## [Your task]
Every entry, start to finish, should be printed verbatim without pictures.

#### Data for review ####

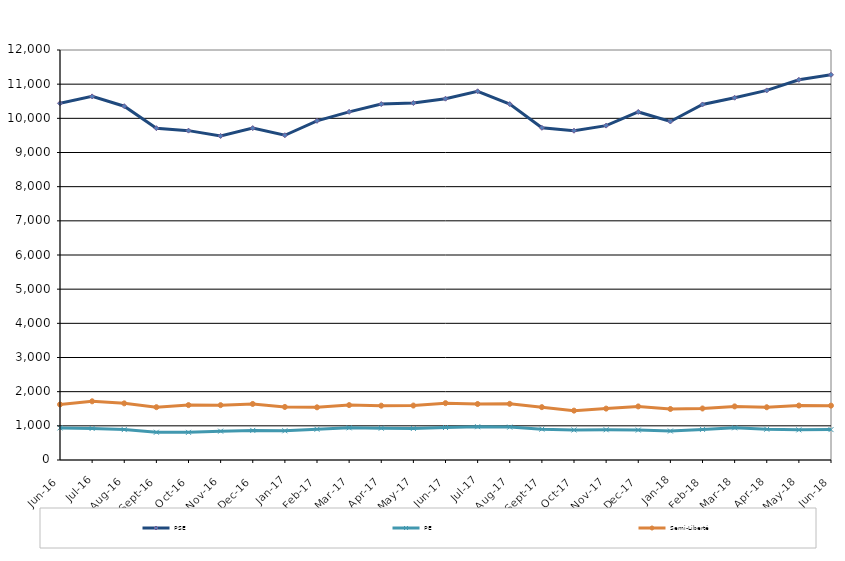
| Category | PSE | PE | Semi-Liberté |
|---|---|---|---|
| 2016-06-01 | 10441 | 939 | 1625 |
| 2016-07-01 | 10642 | 923 | 1718 |
| 2016-08-01 | 10355 | 890 | 1658 |
| 2016-09-01 | 9712 | 813 | 1546 |
| 2016-10-01 | 9640 | 809 | 1607 |
| 2016-11-01 | 9484 | 844 | 1605 |
| 2016-12-01 | 9714 | 866 | 1641 |
| 2017-01-01 | 9505 | 855 | 1553 |
| 2017-02-01 | 9927 | 900 | 1542 |
| 2017-03-01 | 10190 | 942 | 1607 |
| 2017-04-01 | 10417 | 931 | 1590 |
| 2017-05-01 | 10448 | 924 | 1594 |
| 2017-06-01 | 10575 | 951 | 1664 |
| 2017-07-01 | 10791 | 974 | 1639 |
| 2017-08-01 | 10417 | 963 | 1644 |
| 2017-09-01 | 9723 | 903 | 1547 |
| 2017-10-01 | 9637 | 879 | 1445 |
| 2017-11-01 | 9787 | 885 | 1504 |
| 2017-12-01 | 10187 | 876 | 1568 |
| 2018-01-01 | 9907 | 847 | 1493 |
| 2018-02-01 | 10406 | 895 | 1508 |
| 2018-03-01 | 10603 | 942 | 1569 |
| 2018-04-01 | 10817 | 901 | 1544 |
| 2018-05-01 | 11127 | 882 | 1594 |
| 2018-06-01 | 11275 | 890 | 1591 |
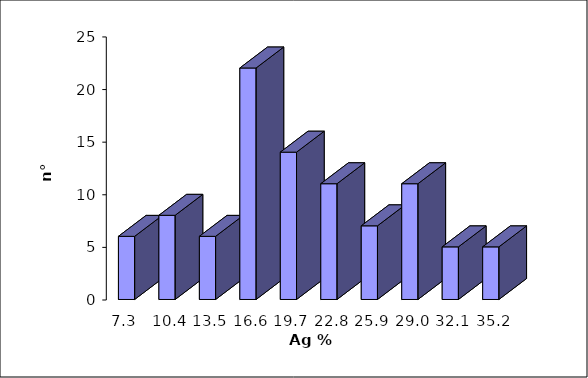
| Category | Series 0 |
|---|---|
| 7.255 | 6 |
| 10.365 | 8 |
| 13.475 | 6 |
| 16.585 | 22 |
| 19.695 | 14 |
| 22.805 | 11 |
| 25.915 | 7 |
| 29.025 | 11 |
| 32.135 | 5 |
| 35.245 | 5 |
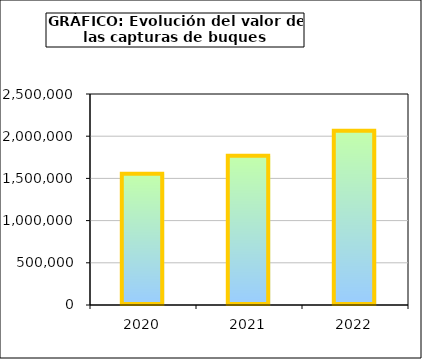
| Category | Series1 |
|---|---|
| 2020.0 | 1554414.547 |
| 2021.0 | 1767191.289 |
| 2022.0 | 2065745.569 |
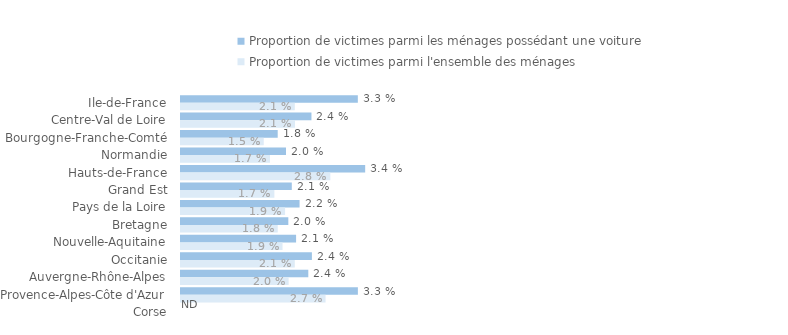
| Category | Proportion de victimes parmi les ménages possédant une voiture | Proportion de victimes parmi l'ensemble des ménages |
|---|---|---|
| Ile-de-France | 0.033 | 0.021 |
| Centre-Val de Loire | 0.024 | 0.021 |
| Bourgogne-Franche-Comté | 0.018 | 0.015 |
| Normandie | 0.02 | 0.017 |
| Hauts-de-France | 0.034 | 0.028 |
| Grand Est | 0.021 | 0.017 |
| Pays de la Loire | 0.022 | 0.019 |
| Bretagne | 0.02 | 0.018 |
| Nouvelle-Aquitaine | 0.021 | 0.019 |
| Occitanie | 0.024 | 0.021 |
| Auvergne-Rhône-Alpes | 0.024 | 0.02 |
| Provence-Alpes-Côte d'Azur | 0.033 | 0.027 |
| Corse | 0 | 0 |
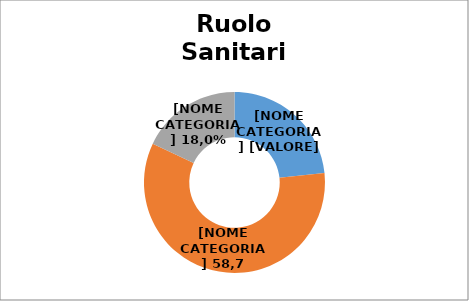
| Category | Series 0 |
|---|---|
| Medici e Odontoiatri | 0.233 |
| Infermieristico | 0.587 |
| Altro  | 0.179 |
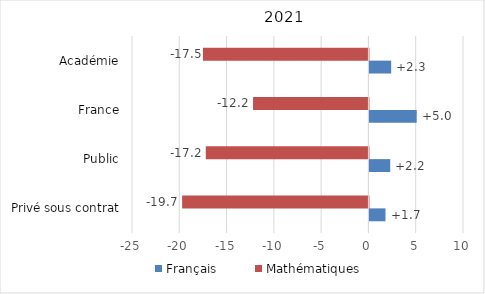
| Category | Français | Mathématiques |
|---|---|---|
| Privé sous contrat | 1.7 | -19.7 |
| Public | 2.2 | -17.2 |
| France | 5 | -12.2 |
| Académie | 2.3 | -17.5 |
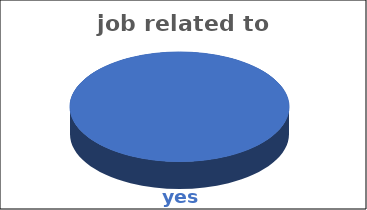
| Category | job related to studies | Series 1 | Series 2 | Series 3 | Series 4 |
|---|---|---|---|---|---|
| yes | 1 |  |  |  |  |
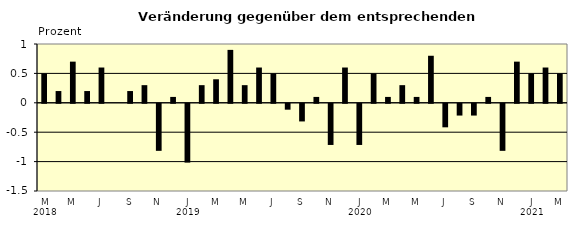
| Category | Series 0 |
|---|---|
| 0 | 0.5 |
| 1 | 0.2 |
| 2 | 0.7 |
| 3 | 0.2 |
| 4 | 0.6 |
| 5 | 0 |
| 6 | 0.2 |
| 7 | 0.3 |
| 8 | -0.8 |
| 9 | 0.1 |
| 10 | -1 |
| 11 | 0.3 |
| 12 | 0.4 |
| 13 | 0.9 |
| 14 | 0.3 |
| 15 | 0.6 |
| 16 | 0.5 |
| 17 | -0.1 |
| 18 | -0.3 |
| 19 | 0.1 |
| 20 | -0.7 |
| 21 | 0.6 |
| 22 | -0.7 |
| 23 | 0.5 |
| 24 | 0.1 |
| 25 | 0.3 |
| 26 | 0.1 |
| 27 | 0.8 |
| 28 | -0.4 |
| 29 | -0.2 |
| 30 | -0.2 |
| 31 | 0.1 |
| 32 | -0.8 |
| 33 | 0.7 |
| 34 | 0.5 |
| 35 | 0.6 |
| 36 | 0.5 |
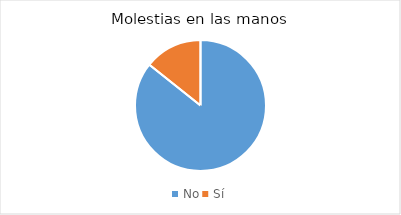
| Category | Series 0 |
|---|---|
| No | 6 |
| Sí | 1 |
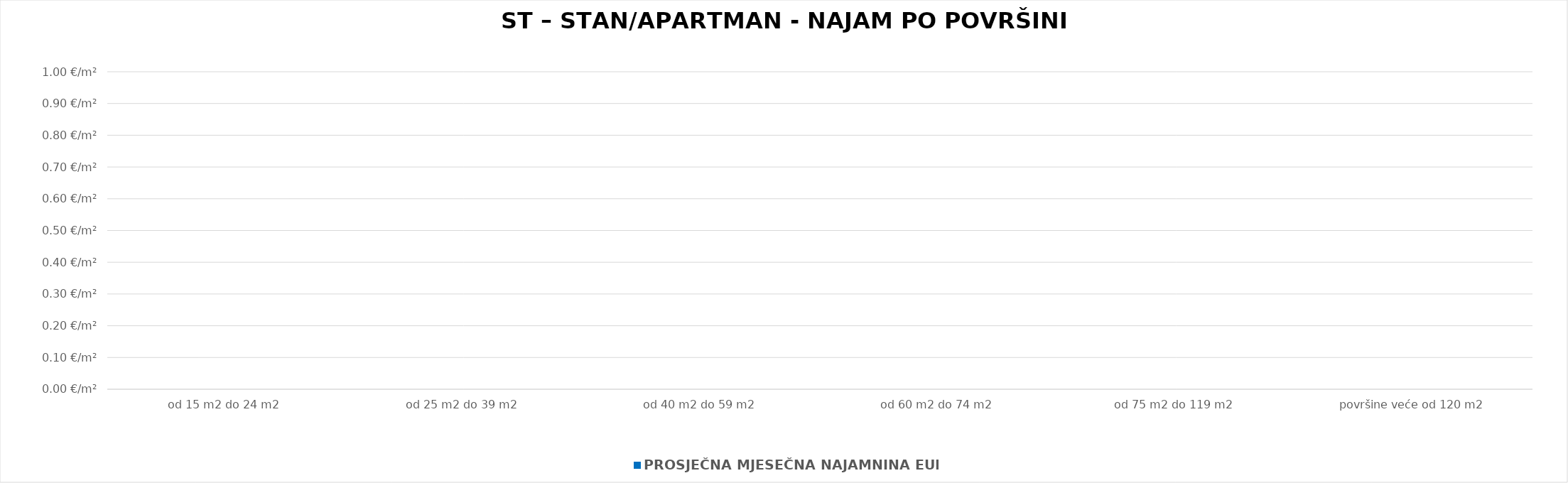
| Category | PROSJEČNA MJESEČNA NAJAMNINA EUR/m² |
|---|---|
| od 15 m2 do 24 m2 | 0 |
| od 25 m2 do 39 m2 | 0 |
| od 40 m2 do 59 m2 | 0 |
| od 60 m2 do 74 m2 | 0 |
| od 75 m2 do 119 m2 | 0 |
| površine veće od 120 m2 | 0 |

####

## [Answer to this problem]
| Category | PSE | PE | Semi-Liberté |
|---|---|---|---|
| 2016-06-01 | 10441 | 939 | 1625 |
| 2016-07-01 | 10642 | 923 | 1718 |
| 2016-08-01 | 10355 | 890 | 1658 |
| 2016-09-01 | 9712 | 813 | 1546 |
| 2016-10-01 | 9640 | 809 | 1607 |
| 2016-11-01 | 9484 | 844 | 1605 |
| 2016-12-01 | 9714 | 866 | 1641 |
| 2017-01-01 | 9505 | 855 | 1553 |
| 2017-02-01 | 9927 | 900 | 1542 |
| 2017-03-01 | 10190 | 942 | 1607 |
| 2017-04-01 | 10417 | 931 | 1590 |
| 2017-05-01 | 10448 | 924 | 1594 |
| 2017-06-01 | 10575 | 951 | 1664 |
| 2017-07-01 | 10791 | 974 | 1639 |
| 2017-08-01 | 10417 | 963 | 1644 |
| 2017-09-01 | 9723 | 903 | 1547 |
| 2017-10-01 | 9637 | 879 | 1445 |
| 2017-11-01 | 9787 | 885 | 1504 |
| 2017-12-01 | 10187 | 876 | 1568 |
| 2018-01-01 | 9907 | 847 | 1493 |
| 2018-02-01 | 10406 | 895 | 1508 |
| 2018-03-01 | 10603 | 942 | 1569 |
| 2018-04-01 | 10817 | 901 | 1544 |
| 2018-05-01 | 11127 | 882 | 1594 |
| 2018-06-01 | 11275 | 890 | 1591 |
| Category | Series 0 |
|---|---|
| 7.255 | 6 |
| 10.365 | 8 |
| 13.475 | 6 |
| 16.585 | 22 |
| 19.695 | 14 |
| 22.805 | 11 |
| 25.915 | 7 |
| 29.025 | 11 |
| 32.135 | 5 |
| 35.245 | 5 |
| Category | Series1 |
|---|---|
| 2020.0 | 1554414.547 |
| 2021.0 | 1767191.289 |
| 2022.0 | 2065745.569 |
| Category | Proportion de victimes parmi les ménages possédant une voiture | Proportion de victimes parmi l'ensemble des ménages |
|---|---|---|
| Ile-de-France | 0.033 | 0.021 |
| Centre-Val de Loire | 0.024 | 0.021 |
| Bourgogne-Franche-Comté | 0.018 | 0.015 |
| Normandie | 0.02 | 0.017 |
| Hauts-de-France | 0.034 | 0.028 |
| Grand Est | 0.021 | 0.017 |
| Pays de la Loire | 0.022 | 0.019 |
| Bretagne | 0.02 | 0.018 |
| Nouvelle-Aquitaine | 0.021 | 0.019 |
| Occitanie | 0.024 | 0.021 |
| Auvergne-Rhône-Alpes | 0.024 | 0.02 |
| Provence-Alpes-Côte d'Azur | 0.033 | 0.027 |
| Corse | 0 | 0 |
| Category | Series 0 |
|---|---|
| Medici e Odontoiatri | 0.233 |
| Infermieristico | 0.587 |
| Altro  | 0.179 |
| Category | Français | Mathématiques |
|---|---|---|
| Privé sous contrat | 1.7 | -19.7 |
| Public | 2.2 | -17.2 |
| France | 5 | -12.2 |
| Académie | 2.3 | -17.5 |
| Category | job related to studies | Series 1 | Series 2 | Series 3 | Series 4 |
|---|---|---|---|---|---|
| yes | 1 |  |  |  |  |
| Category | Series 0 |
|---|---|
| 0 | 0.5 |
| 1 | 0.2 |
| 2 | 0.7 |
| 3 | 0.2 |
| 4 | 0.6 |
| 5 | 0 |
| 6 | 0.2 |
| 7 | 0.3 |
| 8 | -0.8 |
| 9 | 0.1 |
| 10 | -1 |
| 11 | 0.3 |
| 12 | 0.4 |
| 13 | 0.9 |
| 14 | 0.3 |
| 15 | 0.6 |
| 16 | 0.5 |
| 17 | -0.1 |
| 18 | -0.3 |
| 19 | 0.1 |
| 20 | -0.7 |
| 21 | 0.6 |
| 22 | -0.7 |
| 23 | 0.5 |
| 24 | 0.1 |
| 25 | 0.3 |
| 26 | 0.1 |
| 27 | 0.8 |
| 28 | -0.4 |
| 29 | -0.2 |
| 30 | -0.2 |
| 31 | 0.1 |
| 32 | -0.8 |
| 33 | 0.7 |
| 34 | 0.5 |
| 35 | 0.6 |
| 36 | 0.5 |
| Category | Series 0 |
|---|---|
| No | 6 |
| Sí | 1 |
| Category | PROSJEČNA MJESEČNA NAJAMNINA EUR/m² |
|---|---|
| od 15 m2 do 24 m2 | 0 |
| od 25 m2 do 39 m2 | 0 |
| od 40 m2 do 59 m2 | 0 |
| od 60 m2 do 74 m2 | 0 |
| od 75 m2 do 119 m2 | 0 |
| površine veće od 120 m2 | 0 |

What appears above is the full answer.